The design of the earliest cameras very much reflected the processes they used. Here’s how it all began, as we explain the process behind the first photographs ever made.
Niépce’s heliography process – 1822 onwards
- A pewter plate was coated with Bitumen of Judea and placed in the camera.
- An eight-hour exposure (some say longer) was made.
- After exposure, sunlight had hardened the bitumen and turned it white.
- The soft portions where less or no light had struck, were washed away with lavender oil.
- The base metal was darkened by treatment with iodine vapour.
- Thus the highlights appeared white and the shadows were rendered black, producing a direct positive image.

The daguerreotype process – 1840s onwards
- A copper plate was coated with silver.
- By the light of a candle, in an air-tight box, the plate was exposed to iodine crystals. The fumes combined with the silver on the plate to form a thin, light-sensitive layer of silver iodide.
• Exposure to bromine fumes then made it more sensitive. - The plate was placed in the camera and the exposure made by removing and replacing a cap over the lens. Exposure ranged from a few seconds to several minutes.
- After exposure, mercury was heated in a dish over a lamp in an air-tight box.
- The exposed plate was slotted face down into the box, allowing the mercury fumes to rise from the heated mercury and react with the silver iodide to form a white amalgam where light had struck the surface.
- After sufficient development, the plate was washed with a salt solution to remove the unaffected silver iodide.
- Thus a direct positive image was produced, the highlights represented by the white amalgam, while the unaffected polished silver that lay beneath the silver iodide layer remained to represent the shadows.

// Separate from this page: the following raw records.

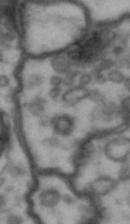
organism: Drosophila
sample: Brain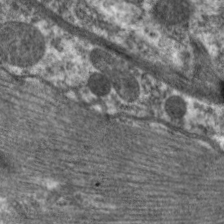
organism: C. elegans
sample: Pharynx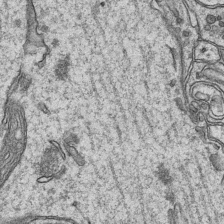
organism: Mouse
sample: CA1 Hippocampus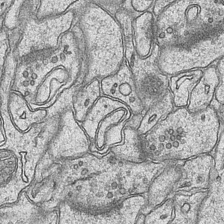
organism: Mouse
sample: CA1 Hippocampus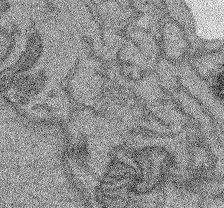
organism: Human
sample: HeLa cells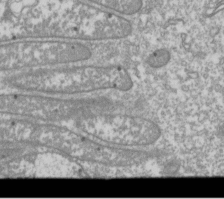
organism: Drosophila
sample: Cell division; meiosis; drosophila spermatocytes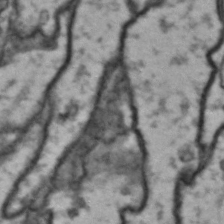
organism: Drosophila
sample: Brain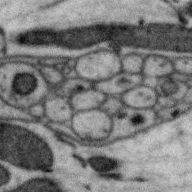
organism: Zebra finch
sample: Brain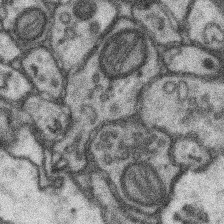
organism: Mouse
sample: Somatosensory cortex neuropil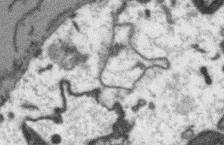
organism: Arabidopsis thaliana
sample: Root tip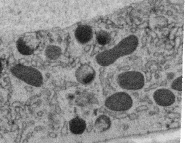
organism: C. elegans
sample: C. elegans oocyte; sperm cells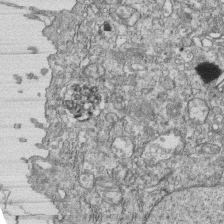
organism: Human
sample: HeLa cell HIV synapse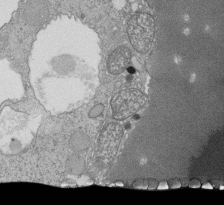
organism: Tetrahymena
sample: Cilia in tetrahymena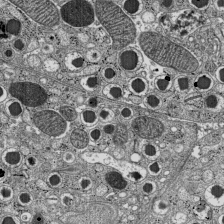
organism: C57BL Mouse
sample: Pancreatic islet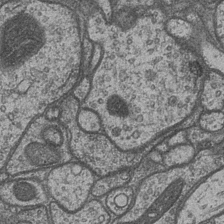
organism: Drosophila
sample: Optic medulla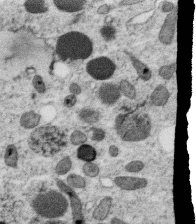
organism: C. elegans
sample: C. elegans oocyte; sperm cells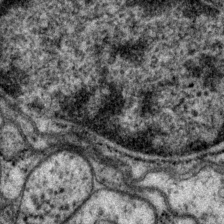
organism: P. pacificus
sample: Pharynx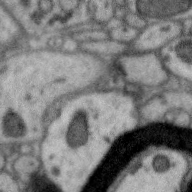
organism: Zebra finch
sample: Brain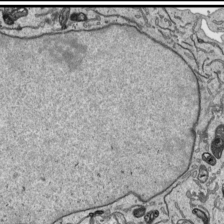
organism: Human
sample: Mitochondria in HCT116 cells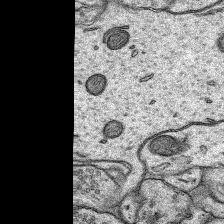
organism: Rat
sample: Hippocampus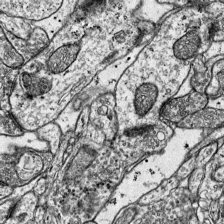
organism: Mouse
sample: Visual Cortex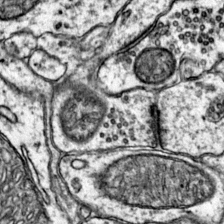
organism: Mouse
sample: Primary visual cortex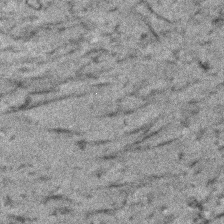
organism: Human
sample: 1205lu cells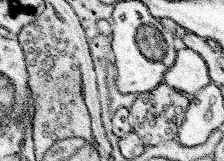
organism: Mouse
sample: Somatosensory cortex neuropil

The Calotype process – 1840s onwards
- A sheet of paper was coated with silver nitrate and potassium iodide to make light-sensitive silver iodide.
- Before exposure it was brushed with silver nitrate and gallic acid to increase its sensitivity.
- The exposure was made.
- After exposure, the paper was again treated with silver nitrate and gallic acid which produced a negative image.

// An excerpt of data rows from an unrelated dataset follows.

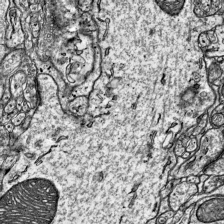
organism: Mouse
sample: Visual Cortex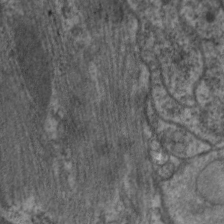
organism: C. elegans
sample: Pharynx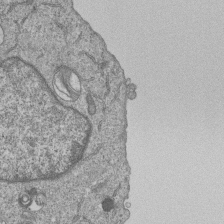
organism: Human
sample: MDA-MB-231 cells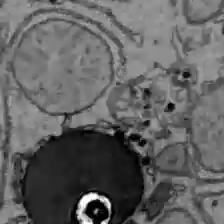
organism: C57BL Mouse
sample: Liver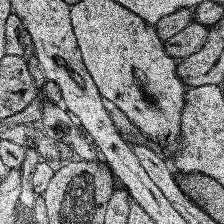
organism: Human
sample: Temporal Lobe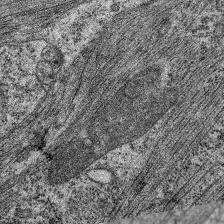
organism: C. elegans
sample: Pharynx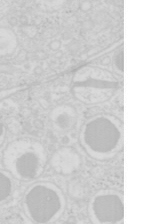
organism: Mouse
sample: Pancreas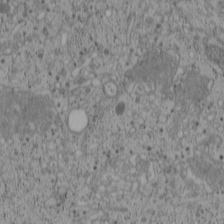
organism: African green monkey
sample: COS-7 cells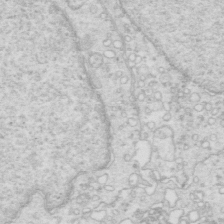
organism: Mouse
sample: Multiciliated cells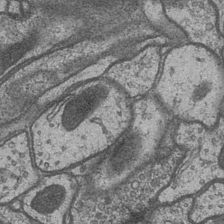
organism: Drosophila
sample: Optic medulla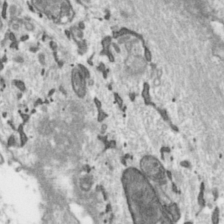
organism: Toxoplasma gondii
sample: Parasites in a vacuole inside a host cell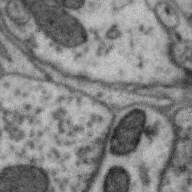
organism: Zebra finch
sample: Brain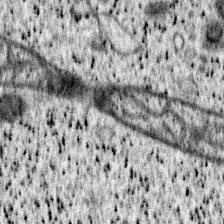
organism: Human
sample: HeLa cells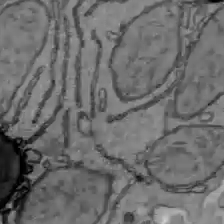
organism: C57BL Mouse
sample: Liver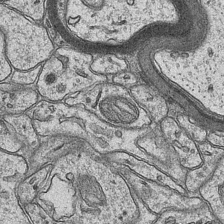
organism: Mouse
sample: CA1 Hippocampus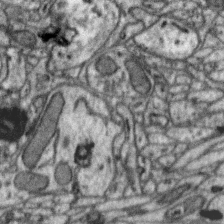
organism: Zebra finch
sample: Brain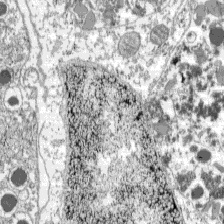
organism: C57BL Mouse
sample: Pancreatic islet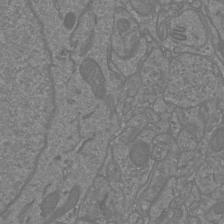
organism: Mouse
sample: Cortical neurons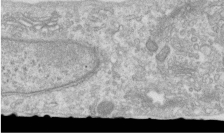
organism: Human
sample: Centriole in RPE cells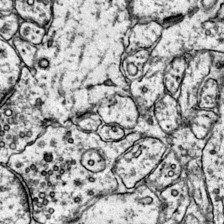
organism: Mouse
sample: Primary visual cortex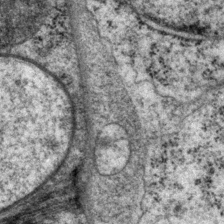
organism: P. pacificus
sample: Pharynx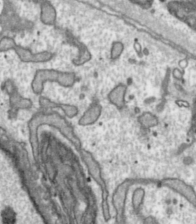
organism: Toxoplasma gondii
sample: Parasites in a vacuole inside a host cell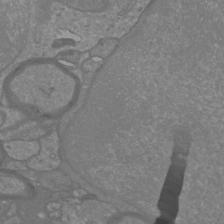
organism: Mouse
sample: Cortical neurons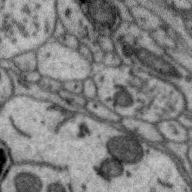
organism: Zebra finch
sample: Brain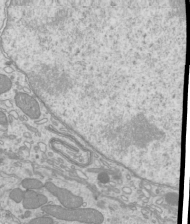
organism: Mouse
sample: Cilia; mouse epididymis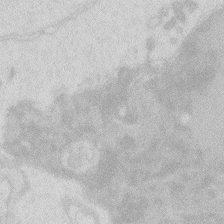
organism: Zebrafish
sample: Macrophage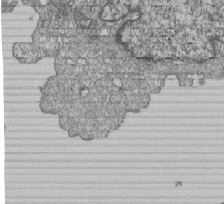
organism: Human
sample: MDA-MB-231 cells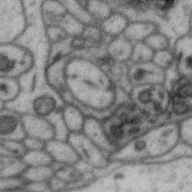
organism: Zebra finch
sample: Brain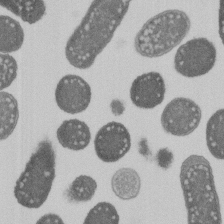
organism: E. coli
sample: Bacterial nucleoid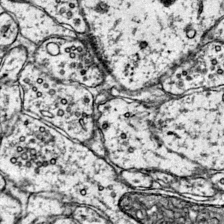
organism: Mouse
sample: Primary visual cortex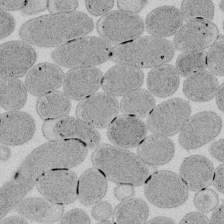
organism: E. coli
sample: Bacterial nucleoid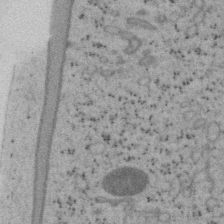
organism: Human
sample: HeLa cells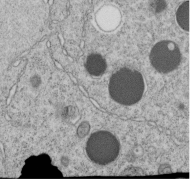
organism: C. elegans
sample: C. elegans embryo early stage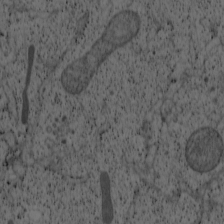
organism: African green monkey
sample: COS-7 cells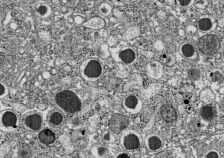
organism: C57BL Mouse
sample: Pancreatic islet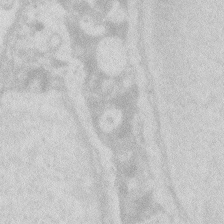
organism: Zebrafish
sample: Macrophage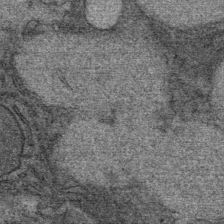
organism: Mouse
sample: Mouse Salivary gland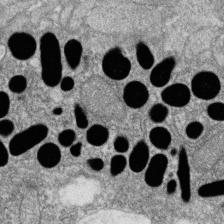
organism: Zebrafish
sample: Cilia; retinal pigment epithelium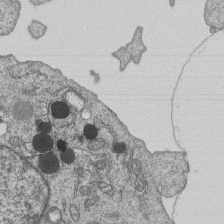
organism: Human
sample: MDA-MB-231 cells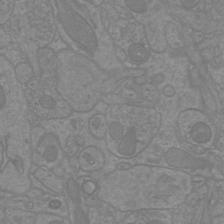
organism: Mouse
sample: Cortical neurons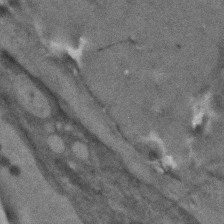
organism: Human
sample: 1205lu cells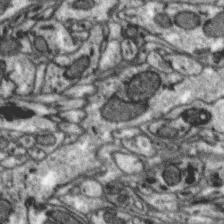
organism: Zebra finch
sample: Brain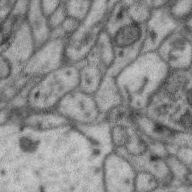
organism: Zebra finch
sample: Brain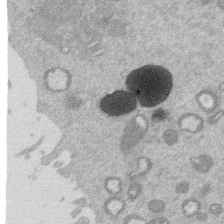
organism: Mouse
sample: Dividing mouse embryo 1 cell stage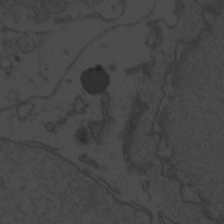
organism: Zebrafish
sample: Macrophage infected with Toxoplasma gondii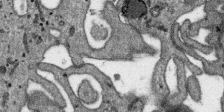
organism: Human
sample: Lung epithelial cells, uninfected (mock) control

- The image was fixed with sodium thiosulphate.
- A positive image was produced by contact printing.

The wet plate process – 1851 onwards
- A glass pate was coated with collodion, a solution of cellulose nitrate in alcohol and ether.
- While still wet, the plate was sensitised with silver nitrate.
- The plate was placed in the camera still wet and exposed.
- Immediately after exposure the plate was removed and a developing solution, often containing iron sulphate, was poured over it and the image fixed with sodium thiosulphate or potassium cyanide.
- The plate was washed, allowed to dry and coated with varnish.